__Exercise aim__:
Below is a listing to repeat exactly, with its pictures left out.

__The data__:
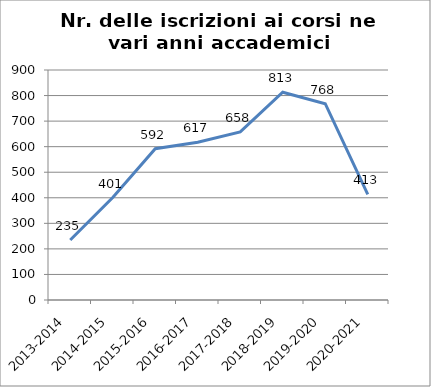
| Category | Nr. Iscrizioni ai Corsi |
|---|---|
| 2013-2014 | 235 |
| 2014-2015 | 401 |
| 2015-2016 | 592 |
| 2016-2017 | 617 |
| 2017-2018 | 658 |
| 2018-2019 | 813 |
| 2019-2020 | 768 |
| 2020-2021 | 413 |
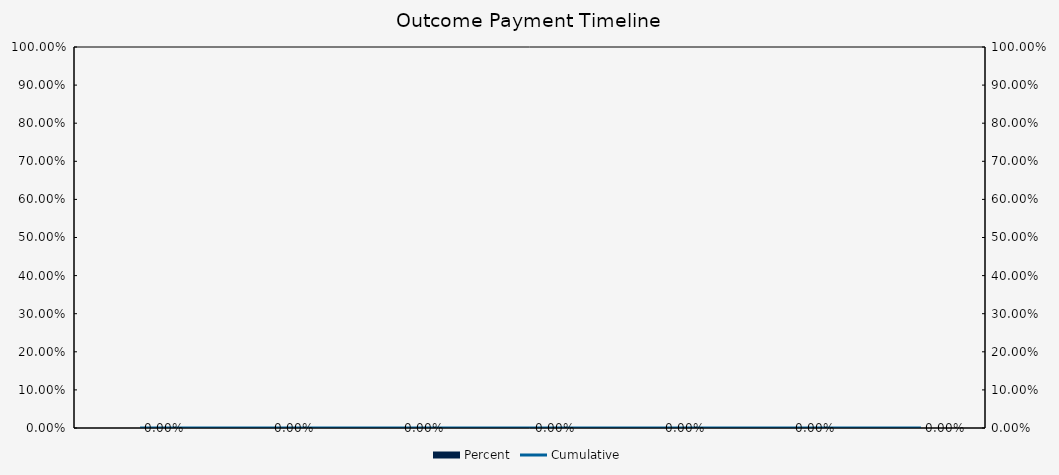
| Category | Percent |
|---|---|
|  | 0 |
|  | 0 |
|  | 0 |
|  | 0 |
|  | 0 |
|  | 0 |
|  | 0 |
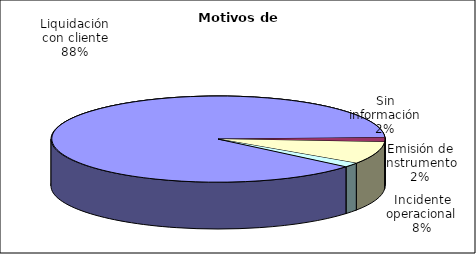
| Category | Motivos |
|---|---|
| Liquidación con cliente | 485 |
| Emisión de instrumento | 9 |
| Incidente operacional | 46 |
| Sin información | 9 |
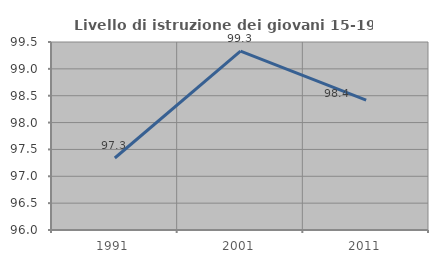
| Category | Livello di istruzione dei giovani 15-19 anni |
|---|---|
| 1991.0 | 97.34 |
| 2001.0 | 99.331 |
| 2011.0 | 98.418 |
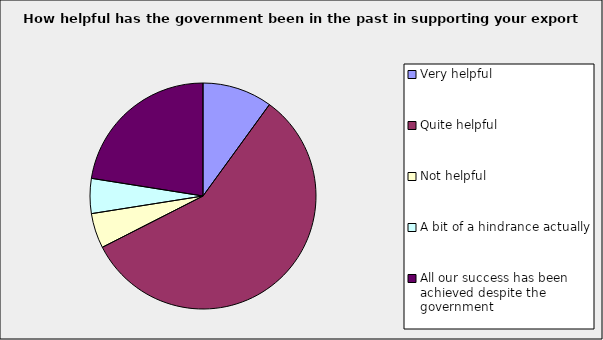
| Category | Series 0 |
|---|---|
| Very helpful | 0.1 |
| Quite helpful | 0.575 |
| Not helpful | 0.05 |
| A bit of a hindrance actually | 0.05 |
| All our success has been achieved despite the government | 0.225 |
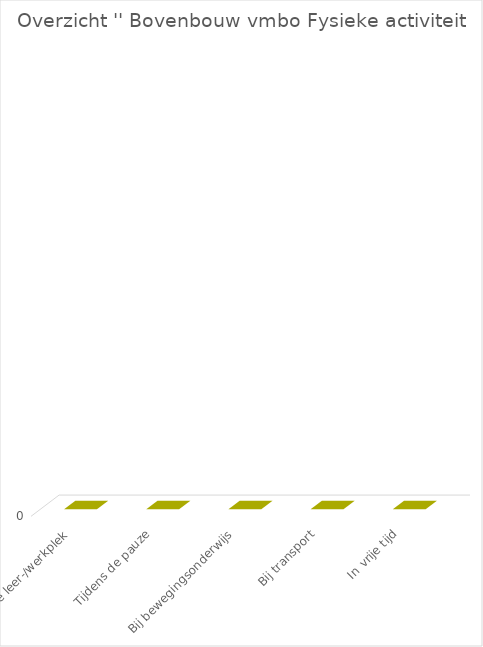
| Category | Series 2 |
|---|---|
| Op de leer-/werkplek | 0 |
| Tijdens de pauze | 0 |
| Bij bewegingsonderwijs | 0 |
| Bij transport | 0 |
| In vrije tijd | 0 |
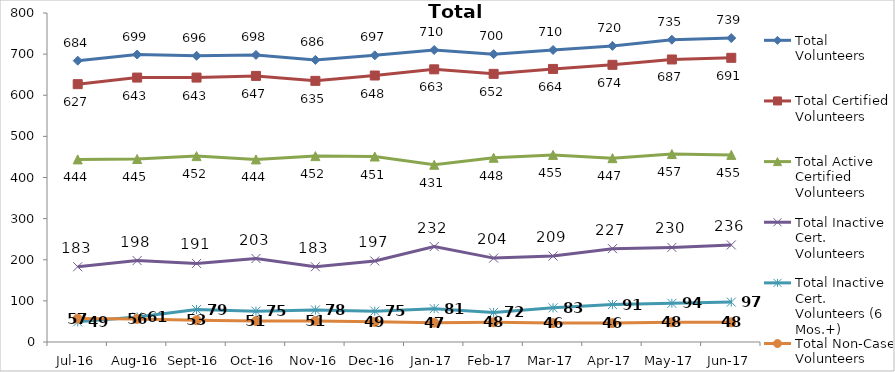
| Category | Total Volunteers | Total Certified Volunteers | Total Active Certified Volunteers | Total Inactive Cert. Volunteers | Total Inactive Cert. Volunteers (6 Mos.+) | Total Non-Case Volunteers |
|---|---|---|---|---|---|---|
| Jul-16 | 684 | 627 | 444 | 183 | 49 | 57 |
| Aug-16 | 699 | 643 | 445 | 198 | 61 | 56 |
| Sep-16 | 696 | 643 | 452 | 191 | 79 | 53 |
| Oct-16 | 698 | 647 | 444 | 203 | 75 | 51 |
| Nov-16 | 686 | 635 | 452 | 183 | 78 | 51 |
| Dec-16 | 697 | 648 | 451 | 197 | 75 | 49 |
| Jan-17 | 710 | 663 | 431 | 232 | 81 | 47 |
| Feb-17 | 700 | 652 | 448 | 204 | 72 | 48 |
| Mar-17 | 710 | 664 | 455 | 209 | 83 | 46 |
| Apr-17 | 720 | 674 | 447 | 227 | 91 | 46 |
| May-17 | 735 | 687 | 457 | 230 | 94 | 48 |
| Jun-17 | 739 | 691 | 455 | 236 | 97 | 48 |

__Problem solution__:
| Category | Nr. Iscrizioni ai Corsi |
|---|---|
| 2013-2014 | 235 |
| 2014-2015 | 401 |
| 2015-2016 | 592 |
| 2016-2017 | 617 |
| 2017-2018 | 658 |
| 2018-2019 | 813 |
| 2019-2020 | 768 |
| 2020-2021 | 413 |
| Category | Percent |
|---|---|
|  | 0 |
|  | 0 |
|  | 0 |
|  | 0 |
|  | 0 |
|  | 0 |
|  | 0 |
| Category | Motivos |
|---|---|
| Liquidación con cliente | 485 |
| Emisión de instrumento | 9 |
| Incidente operacional | 46 |
| Sin información | 9 |
| Category | Livello di istruzione dei giovani 15-19 anni |
|---|---|
| 1991.0 | 97.34 |
| 2001.0 | 99.331 |
| 2011.0 | 98.418 |
| Category | Series 0 |
|---|---|
| Very helpful | 0.1 |
| Quite helpful | 0.575 |
| Not helpful | 0.05 |
| A bit of a hindrance actually | 0.05 |
| All our success has been achieved despite the government | 0.225 |
| Category | Series 2 |
|---|---|
| Op de leer-/werkplek | 0 |
| Tijdens de pauze | 0 |
| Bij bewegingsonderwijs | 0 |
| Bij transport | 0 |
| In vrije tijd | 0 |
| Category | Total Volunteers | Total Certified Volunteers | Total Active Certified Volunteers | Total Inactive Cert. Volunteers | Total Inactive Cert. Volunteers (6 Mos.+) | Total Non-Case Volunteers |
|---|---|---|---|---|---|---|
| Jul-16 | 684 | 627 | 444 | 183 | 49 | 57 |
| Aug-16 | 699 | 643 | 445 | 198 | 61 | 56 |
| Sep-16 | 696 | 643 | 452 | 191 | 79 | 53 |
| Oct-16 | 698 | 647 | 444 | 203 | 75 | 51 |
| Nov-16 | 686 | 635 | 452 | 183 | 78 | 51 |
| Dec-16 | 697 | 648 | 451 | 197 | 75 | 49 |
| Jan-17 | 710 | 663 | 431 | 232 | 81 | 47 |
| Feb-17 | 700 | 652 | 448 | 204 | 72 | 48 |
| Mar-17 | 710 | 664 | 455 | 209 | 83 | 46 |
| Apr-17 | 720 | 674 | 447 | 227 | 91 | 46 |
| May-17 | 735 | 687 | 457 | 230 | 94 | 48 |
| Jun-17 | 739 | 691 | 455 | 236 | 97 | 48 |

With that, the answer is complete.